PROVIDED MATERIAL:

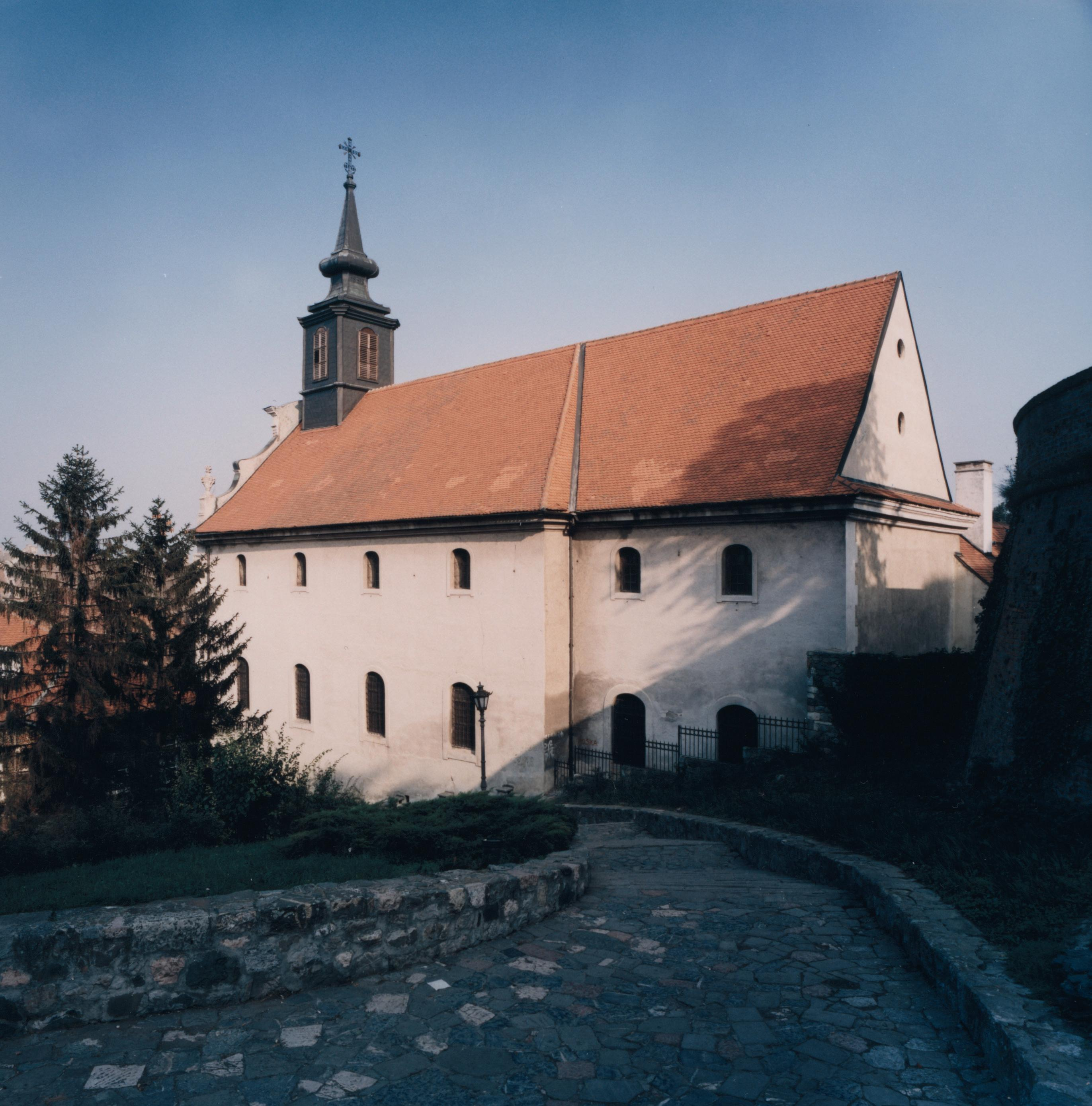 Pogled na crkvu sv. Jurja sa stuba petrovaradinske tvrđave
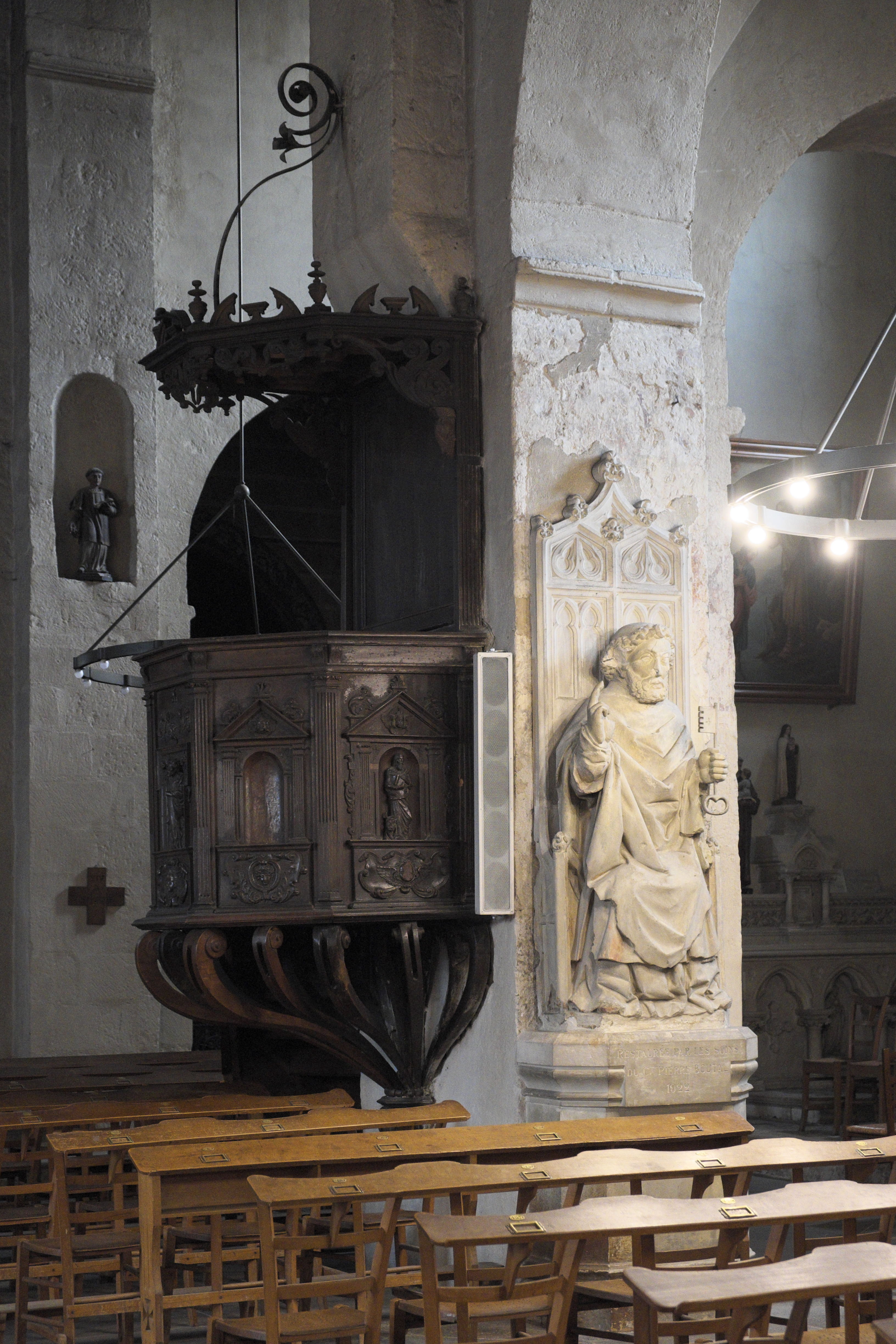 Katholische Kirche Saint-Pierre in Yzeure im Département Allier (Auvergne-Rhône-Alpes/Frankreich), Kanzel von 1623 und Apostel Petrus
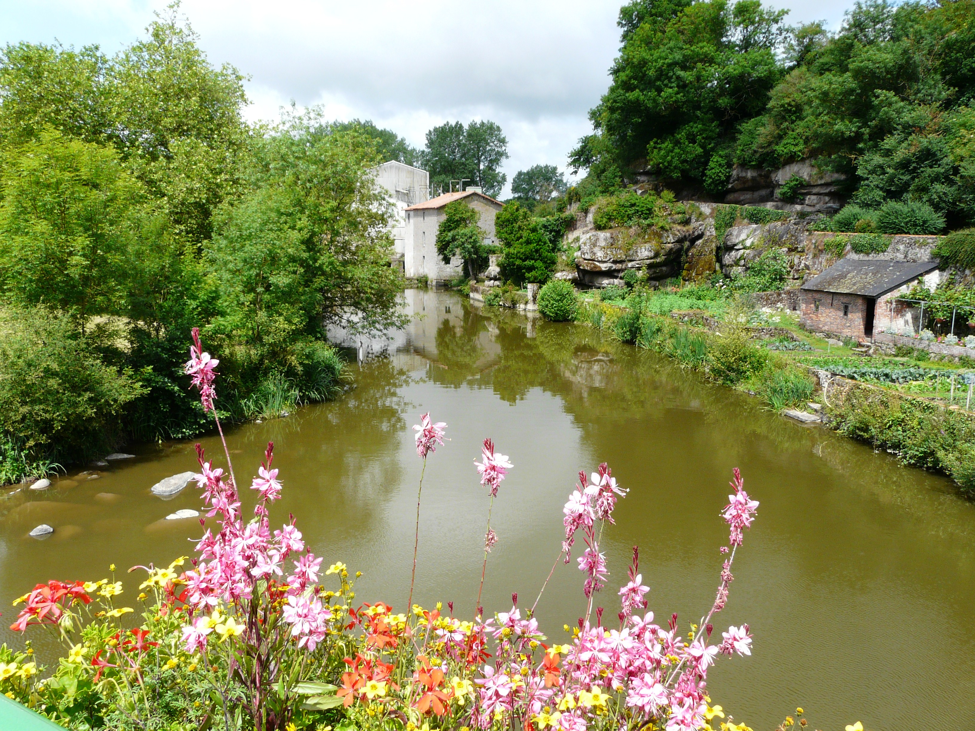 La Sèvre nantaise en aval du pont de Mallièvre, en limites de Mallièvre (à droite) et Les Epesses (à gauche), Vendée, France
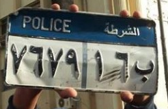 Granatowy kolor tablic radiowozów.
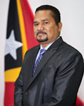 Marcos Xavier, Abgeordneter des Nationalparlaments Osttimros
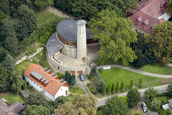 Balatonboglár Evangélikus templom légi fotó

ACTION ITEM:
An exact restatement of the entries above is needed; no picture may appear in it.

THE ANSWER:
 Pogled na crkvu sv. Jurja sa stuba petrovaradinske tvrđave
 Katholische Kirche Saint-Pierre in Yzeure im Département Allier (Auvergne-Rhône-Alpes/Frankreich), Kanzel von 1623 und Apostel Petrus
 La Sèvre nantaise en aval du pont de Mallièvre, en limites de Mallièvre (à droite) et Les Epesses (à gauche), Vendée, France
 Granatowy kolor tablic radiowozów.
 Marcos Xavier, Abgeordneter des Nationalparlaments Osttimros
 Balatonboglár Evangélikus templom légi fotó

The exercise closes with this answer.